Franz Vranitzky (* 4. Oktober 1937 in Wien) ist ein ehemaliger österreichischer Politiker. Er war von 1986 bis 1997 österreichischer Bundeskanzler und von 1988 bis 1997 Bundesparteivorsitzender der SPÖ.
Als Sohn eines Eisengießers wuchs Franz Vranitzky mit einer Schwester in einfachen Verhältnissen im Arbeitermilieu auf. Die Familie wohnte im 17. Wiener Gemeindebezirk Hernals. Er besuchte das Hernalser Gymnasium Geblergasse und studierte im Anschluss an der Hochschule für Welthandel in Wien Betriebswirtschaft. Während des Studiums arbeitete er als Nachhilfelehrer für Latein und Englisch und als Hilfsarbeiter am Bau. 1960 schloss er das Studium als Diplom-Kaufmann ab. Seit 1962 ist er Mitglied der SPÖ. Franz Vranitzky war Mitglied der österreichischen Basketball-Nationalmannschaft, für die er 42 Spiele absolvierte.[1]
Franz Vranitzky heiratete 1962 Christine (geborene Christen). Aus der Ehe gingen zwei Kinder, Sohn Robert und Tochter Claudia, hervor.
Seine berufliche Laufbahn begann er 1961 in den Siemens-Schuckertwerken. Noch im selben Jahr wechselte er in die Oesterreichische Nationalbank. 1969 promovierte er zum Doktor der Handelswissenschaften. 1970 wurde er wirtschafts- und finanzpolitischer Berater von Finanzminister Hannes Androsch in der Regierung von Bundeskanzler Bruno Kreisky.
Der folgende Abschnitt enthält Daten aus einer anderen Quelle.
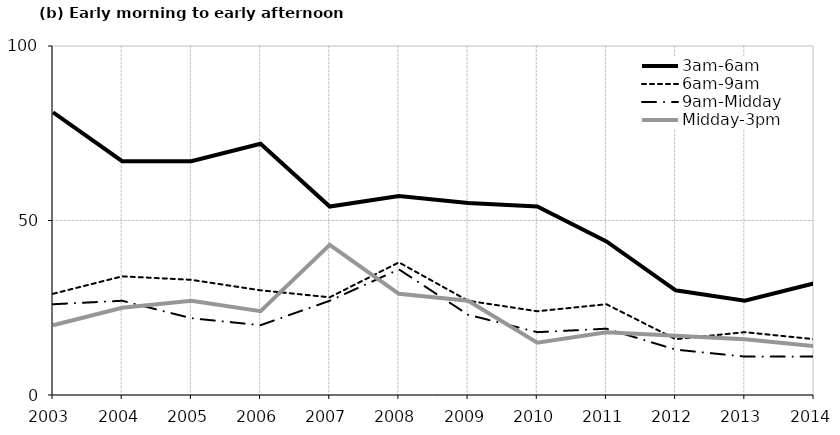
| Category | 3am-6am | 6am-9am | 9am-Midday | Midday-3pm |
|---|---|---|---|---|
| 2003.0 | 81 | 29 | 26 | 20 |
| 2004.0 | 67 | 34 | 27 | 25 |
| 2005.0 | 67 | 33 | 22 | 27 |
| 2006.0 | 72 | 30 | 20 | 24 |
| 2007.0 | 54 | 28 | 27 | 43 |
| 2008.0 | 57 | 38 | 36 | 29 |
| 2009.0 | 55 | 27 | 23 | 27 |
| 2010.0 | 54 | 24 | 18 | 15 |
| 2011.0 | 44 | 26 | 19 | 18 |
| 2012.0 | 30 | 16 | 13 | 17 |
| 2013.0 | 27 | 18 | 11 | 16 |
| 2014.0 | 32 | 16 | 11 | 14 |

Ab 1976 war Vranitzky in leitender Funktion in verschiedenen österreichischen Banken beschäftigt (1976–1981: stellvertretender Generaldirektor der Creditanstalt-Bankverein, 1981: Generaldirektor der CA-BV und stellvertretender Generaldirektor der Österreichischen Länderbank, 1981–1984: Generaldirektor und Vorstandsmitglied der Österr. Länderbank), bis Bundeskanzler Fred Sinowatz ihn 1984 als Finanzminister in die Regierung berief. In diesem Zusammenhang kam es zu öffentlicher Kritik an den Mehrfachabfertigungen für seine früheren Funktionen in staatsnahen Unternehmen.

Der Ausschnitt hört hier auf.